Güneydeki Anzac’lar…
Yöreyi gezen çoğu insan bilir ki Gelibolu Yarımadası gezilirken Anzac’ların adını ancak kuzey bölgesini ( Arıburnu-Anafartalar Hattı ) gezdiklerinde çok fazla işittiler. Bölge aslında Anzac’larla öyle eşleşmiştir ki kimi haritalarda, inceleme yazılarında Kuzey Bölgesi Anzac Sektörü/ Anzac Hattı / Anzac Platformu gibi adlarla ifade edilmiştir. Bu, Anzac’ların bölgedeki etkin ve çoğul müttefik kuvvetinin General Birdwood komutasındaki Anzac Kolordusu olmasından ve Anzac’ların da başka bölgelerde hemen hemen hiç savaşmadıklarından kaynaklanmıştır.
Peki;
Anzac’ların tayin edildikleri bölge kuzey ise güneyde ne işleri vardı?

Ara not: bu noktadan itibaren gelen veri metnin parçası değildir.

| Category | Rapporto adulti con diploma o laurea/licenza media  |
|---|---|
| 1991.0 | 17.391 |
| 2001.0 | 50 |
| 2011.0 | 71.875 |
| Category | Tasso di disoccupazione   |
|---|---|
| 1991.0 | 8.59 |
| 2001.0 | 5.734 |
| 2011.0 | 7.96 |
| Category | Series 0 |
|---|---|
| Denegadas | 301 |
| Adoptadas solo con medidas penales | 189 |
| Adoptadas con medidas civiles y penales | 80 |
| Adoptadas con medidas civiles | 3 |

Hatta savaşı yönlendiren 2 büyük ana kuvvetin görev bölgeleri olan Güneyde yani Seddülbahir’de çarpışmaları ilginç değil miydi?

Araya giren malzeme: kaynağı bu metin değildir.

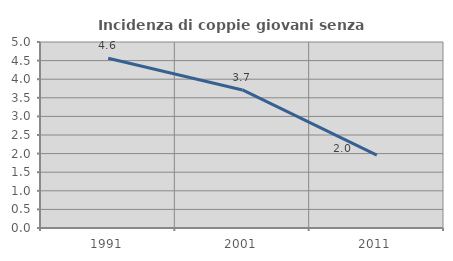
| Category | Incidenza di coppie giovani senza figli |
|---|---|
| 1991.0 | 4.564 |
| 2001.0 | 3.711 |
| 2011.0 | 1.96 |

25 Nisan’da Gelibolu koylarına kara çıkarması gerçekleştiren müttefik kuvvetleri mayıs ayına gelinmiş olmasına rağmen ilk gün ulaşılacağını umdukları hedef noktalarına ve ne kuzeydeki Anzac’lar ne de Seddülbahir’deki İngiliz Fransızlar henüz ulaşamamışlardır. Anzac’lar Conkbayırı’ndan hemen aşağıda, 3. sırt dedikleri ve boğazı gören sırtı zapt edecek güneydeki kuvvetler de Kilitbahir Platosuna açılan kapı ve yüksek tepe olan Alçıtepe’yi ele geçireceklerdi. Zapt edilmesi istenen bu noktaların hala elde olmamasından dolayı Başkomutan Ian Hamilton huzursuzdu. Bu huzursuzluğun ardından artık geceleri de uyuyamayacak ve huzursuzluk ona uykusuzluk getirecekti.
2 Mayıs sabahı Arcadian zırhlısında uyanan Hamilton, uyku sersemliğine rağmen hemen bir muhakemeye girmişti nedense. Anzac bölgesindeki birlikler Türklerin sınırlı sayıda birliklerine aldatmaca taarruzlar düzenliyor buna rağmen elde belirli bir kazanç bulunmuyordu. Daha ilk günlerde burada çarpışmalar “siper savaş”ına dönmüştü. Bu her iki taraf için büyük bir tehlikeydi. Özellikle de ilk kez savaşan Anzac’lar için. Ama güney böyle değildi.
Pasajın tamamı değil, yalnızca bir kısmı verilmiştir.